Department of Electrical and Computer Engineering, University of Missouri-Columbia, Columbia, MO 65211, USA.
Nanotechnology. 2012 Dec 14;23(49):495201. doi: 10.1088/0957-4484/23/49/495201. Epub 2012 Nov 16.
We demonstrate strong electromagnetic field enhancement from nano-gaps embedded in silver gratings for visible wavelengths. These structures fabricated using a store-bought HD-DVD worth $10 and conventional micro-contact printing techniques have shown maximum fluorescence enhancement factors of up to 118 times when compared to a glass substrate under epi-fluorescent conditions.
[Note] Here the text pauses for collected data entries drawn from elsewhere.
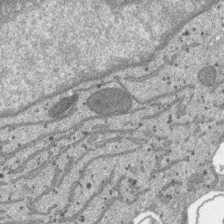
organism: Human
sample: Lung epithelial cells infected with SARS-CoV-2
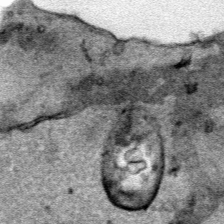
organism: Human
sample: Mitochondria in HCT116 cells
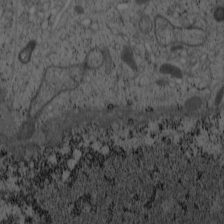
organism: African green monkey
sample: COS-7 cells
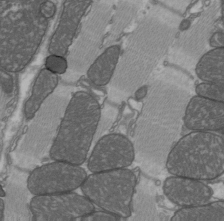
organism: C57BL Mouse
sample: Heart
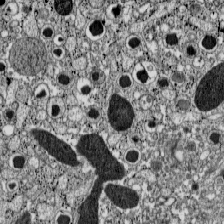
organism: C57BL Mouse
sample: Pancreatic islet
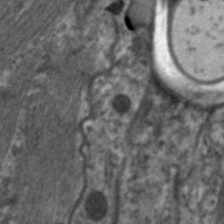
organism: C. elegans
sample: Pharynx
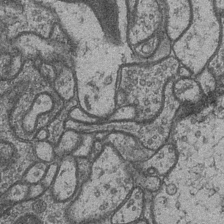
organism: Drosophila
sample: Optic medulla
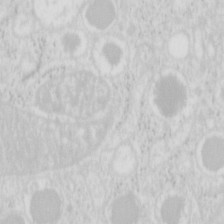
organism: Mouse
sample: Pancreas
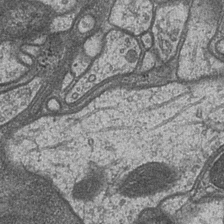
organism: Drosophila
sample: Optic medulla
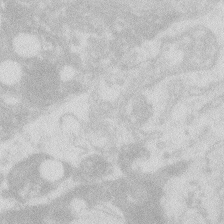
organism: Zebrafish
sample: Macrophage
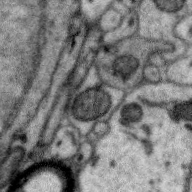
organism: Zebra finch
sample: Brain
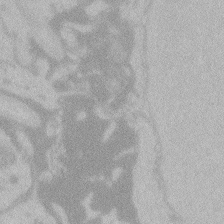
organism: Zebrafish
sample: Macrophage infected with Toxoplasma gondii
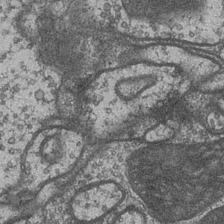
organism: Drosophila
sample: Optic medulla
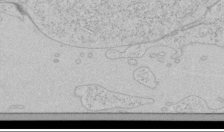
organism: Human
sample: Mitochondria in HCT116 cells
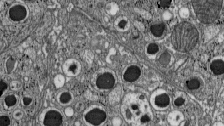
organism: C57BL Mouse
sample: Pancreatic islet
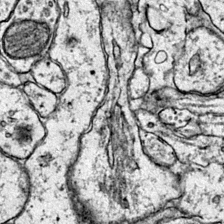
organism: Mouse
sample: Primary visual cortex
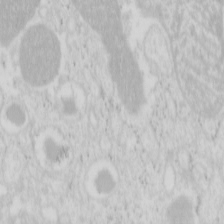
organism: Mouse
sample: Pancreas
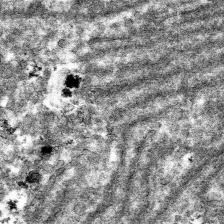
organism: Mouse
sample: Mouse hepatocytes
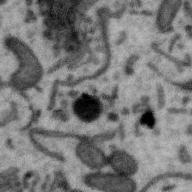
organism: Zebra finch
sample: Brain
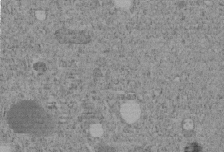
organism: C. elegans
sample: C. elegans embryo early stage
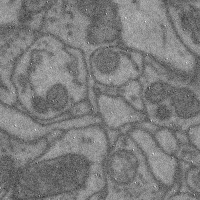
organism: Mouse
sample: Cerebral cortex
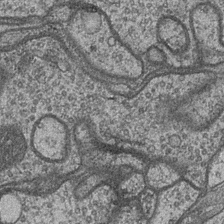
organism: Drosophila
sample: Optic medulla
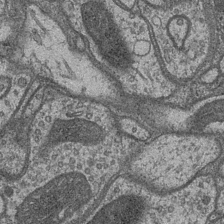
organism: Drosophila
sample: Optic medulla
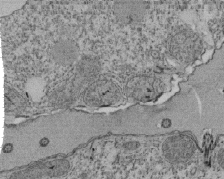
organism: Tetrahymena
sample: Cilia in tetrahymena
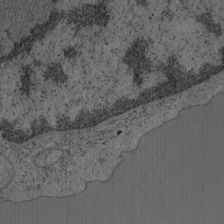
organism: Mouse
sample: OT-I killer T cells with ID8 ovarian cancer cells
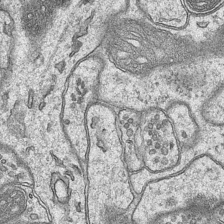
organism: Mouse
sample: CA1 Hippocampus
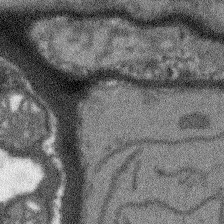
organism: Arabidopsis thaliana
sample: Root tip
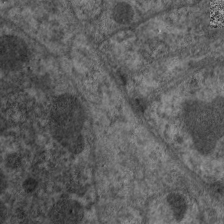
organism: C. elegans
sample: Pharynx
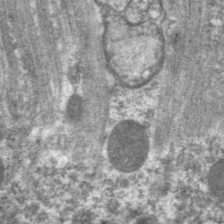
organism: C. elegans
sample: Pharynx
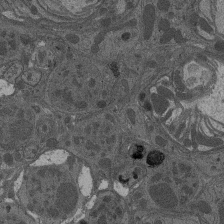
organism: Drosophila
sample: Antenna
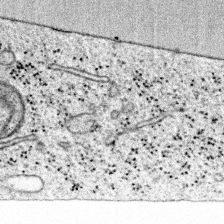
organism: Human
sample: HeLa cells
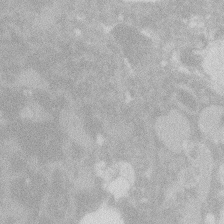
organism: Zebrafish
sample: Macrophage
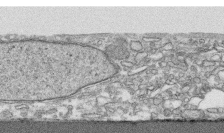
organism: Human
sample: CRL-1474
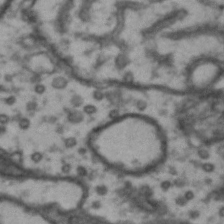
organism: Drosophila
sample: Brain
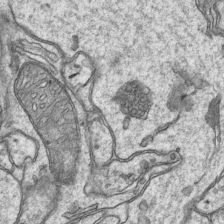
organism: Mouse
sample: CA1 Hippocampus
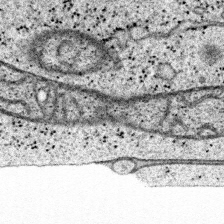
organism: Human
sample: HeLa cells
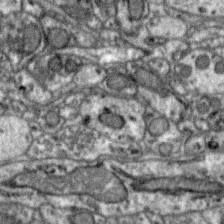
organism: Zebra finch
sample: Brain
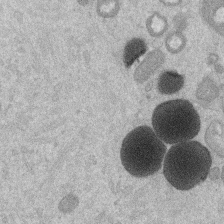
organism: Mouse
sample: Dividing mouse embryo 1 cell stage
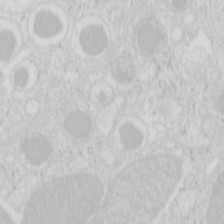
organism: Mouse
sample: Pancreas
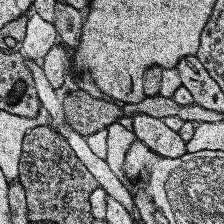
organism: Human
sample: Temporal Lobe
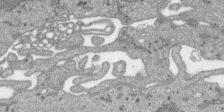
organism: Human
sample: Lung epithelial cells infected with SARS-CoV-2
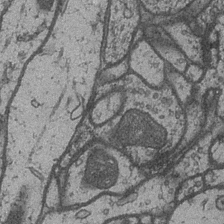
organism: Drosophila
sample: Optic medulla
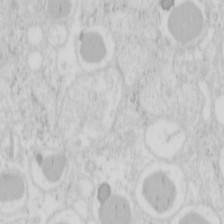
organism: Mouse
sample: Pancreas
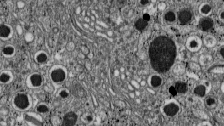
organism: C57BL Mouse
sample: Pancreatic islet
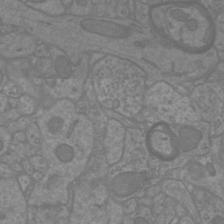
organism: Mouse
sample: Cortical neurons
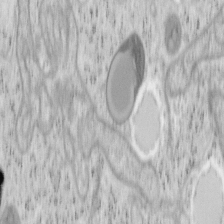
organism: Human
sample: HeLa cells
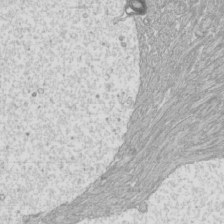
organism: Mouse
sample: Cilia; mouse epididymis
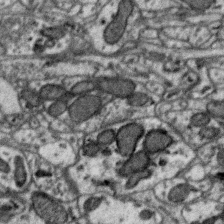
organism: Zebra finch
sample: Brain
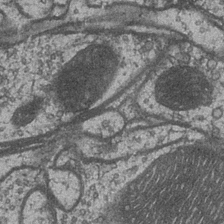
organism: Drosophila
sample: Optic medulla
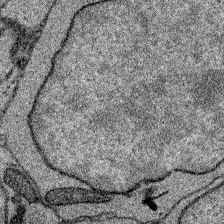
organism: Zebrafish
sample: Larval olfactory bulb
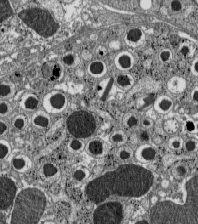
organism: C57BL Mouse
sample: Pancreatic islet
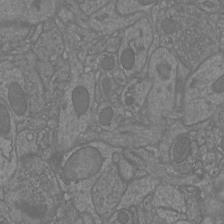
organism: Mouse
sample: Cortical neurons
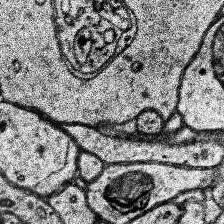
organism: Human
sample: Temporal Lobe
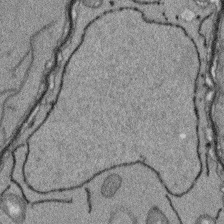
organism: Arabidopsis thaliana
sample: Root tip
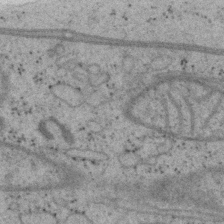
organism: Human
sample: HeLa cells
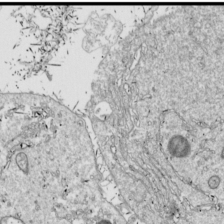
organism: Drosophila
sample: Cell division; meiosis; drosophila spermatocytes
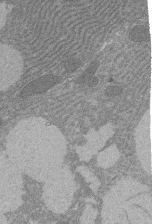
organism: Rat
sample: Salivary granule
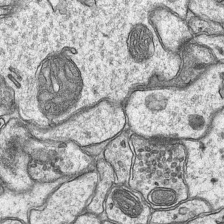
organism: Mouse
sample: CA1 Hippocampus
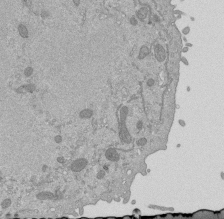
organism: Mouse
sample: ED-1 cell nuclei; centrioles
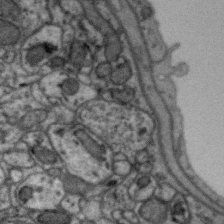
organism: Zebra finch
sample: Brain
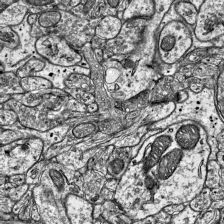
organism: Mouse
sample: Visual Cortex
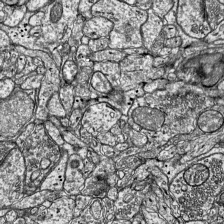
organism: Mouse
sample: Visual Cortex
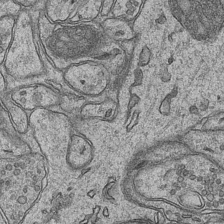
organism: Mouse
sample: CA1 Hippocampus
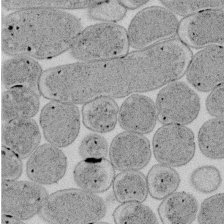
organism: E. coli
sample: Bacterial nucleoid
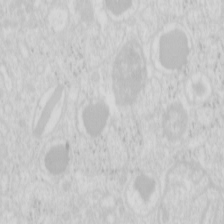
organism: Mouse
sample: Pancreas

The novel fabrication procedure provides for the development of a cost-effective and facile plasmonic substrate for low-level chemical and biological detection. Electromagnetic field simulations were also performed that reveal the strong field confinement in the nano-gap region embedded in the silver grating, which is attributed to the combined effect of localized as well as propagating surface plasmons.
我们展示了嵌入在银光栅中的纳米间隙在可见光波长下产生的强电磁场增强。这些结构使用价值 10 美元的市售 HD-DVD 和常规微接触印刷技术制造,与荧光条件下的玻璃基板相比,在荧光增强因子方面最大可提高 118 倍。这种新颖的制造工艺为低成本、简便的等离子体基化学和生物检测提供了一种方法。我们还进行了电磁场模拟,结果表明在嵌入银光栅的纳米间隙区域存在强场限制,这归因于局域和传播表面等离子体的综合效应。